Perhaps the most important aspect of the ongoing research is to measure the vitality of each batch of seed potatoes, in which Budko is assisted by his PhD Student Elisa Atza and his master’s student Martijn Bos. Taking drone images is standard industry practice. But rather than a one-time snapshot, the researchers want detailed growth information over a period of four to eight weeks. As each photo only covers a small section of the potato fields, they first need to be stitched together. They then need to align these aggregate pictures in space and in time, and also extract the growth information. ‘We are developing an approach to automatically determine the change between pictures,’ Budko says. ‘Not just the difference in the pixels, but the actual change in the size of the plants, in each of the leaves. How much have they grown in length, how much in width? Existing algorithms for such deformable image registration are not subtle enough. We had to develop our own algorithms, so as not to transform away any of the growth.’ The gigantic transformation process, involving hundreds of pictures each day and thousands of plants per picture, has to be automated. ‘Our computers run out of memory. We have some tricks up our sleeves, but it is not solved yet.’
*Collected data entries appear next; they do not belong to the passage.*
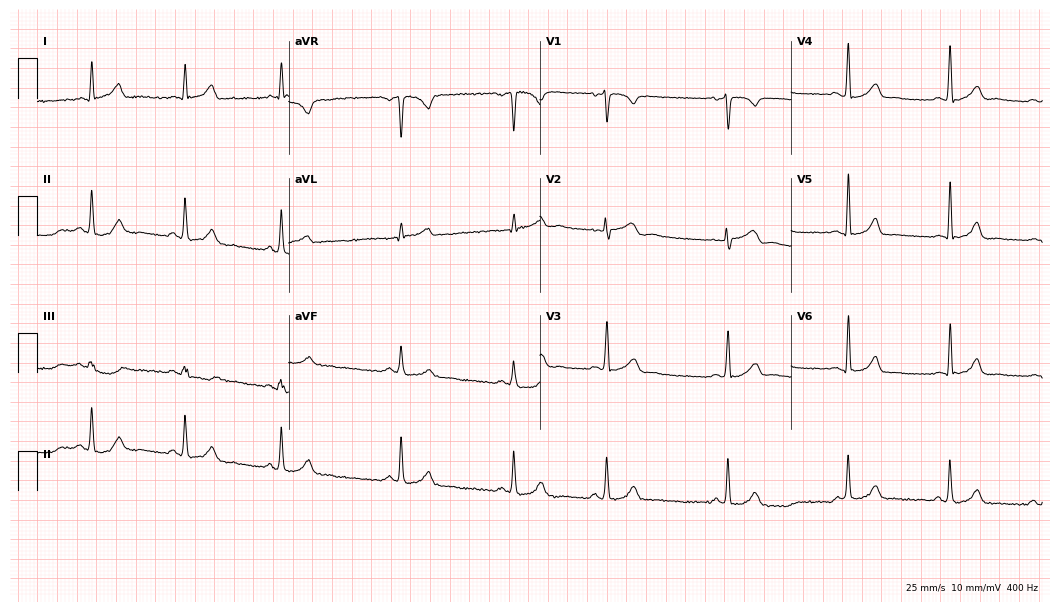
ECG — a woman, 26 years old. Screened for six findings — first-degree AV block, right bundle branch block, left bundle branch block, sinus bradycardia, atrial fibrillation, sinus tachycardia — none is recorded. Only these six findings were labelled.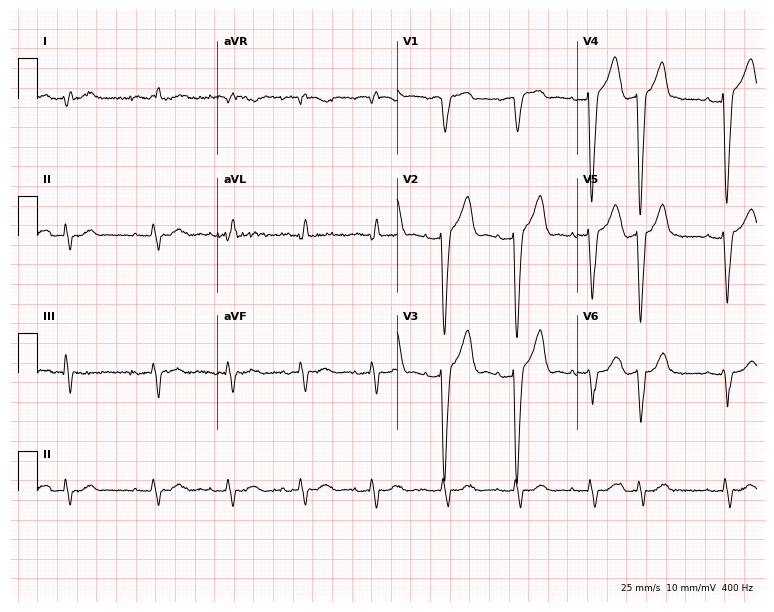
12-lead ECG (7.3-second recording at 400 Hz) from a female, 85 years old. Findings include left bundle branch block.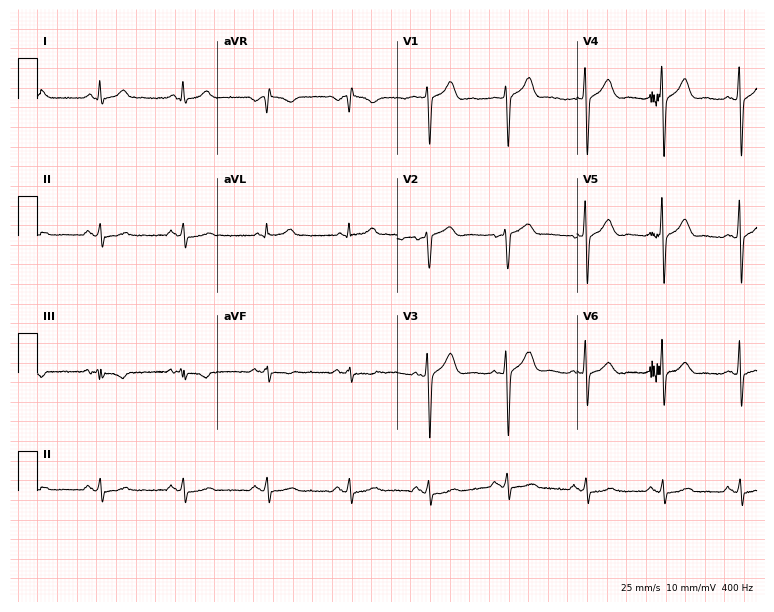
Standard 12-lead ECG recorded from a male, 48 years old (7.3-second recording at 400 Hz). Read as a normal ECG.

Yielding control, controlling yield

‘Obviously, it will be the seed potato’s history and its chemical constitution that influence vitality,’ Budko says. ‘What we don’t know yet, however, is the relative importance of each of these factors. The exact proportions of specific organic and inorganic substances, for example. But potato vitality is starting to expose some of its secrets to us.’ Vitality and yield are related. If a plant has emerged and temperature and humidity are okay, it will inevitably produce potatoes. ‘That is why we focus on the first few weeks of plant growth,’ says Budko. ‘Maximizing production is not the goal of our project. But if we know what determines yield, and it is easy to control, why not?’

Watching potatoes grow in real time

The Flight to Vitality project was already under way when Budko became aware of another longstanding problem in the root vegetables business. As all root vegetables grow underground, they need to be dug out for inspection – a wasteful and time-consuming procedure. ‘It reminded me of a project I worked on as an electrical engineer – detecting landmines with ground radar. I also remembered the limitations of that technique, so we had to come up with some other solution.’ Air temperature varies, with warmer temperatures during the day and colder temperatures at night. Budko and his bachelor student Marissa Bezemer modelled how this affects the temperature in the soil and saw a temperature wave moving down. They then added the potatoes to this model. ‘In soup, potatoes are always the hot bastards,’ Budko says. ‘They have a very high heat capacity, which leads to local distortions in the temperature wave. We ran the simulation for potatoes of various sizes and got a very cool movie.’ Budko now wants to put an array of temperature sensors into the ground, leaving it there for the whole growth season. ‘The company involved is very excited, as nobody can yet measure potato growth non-destructively.’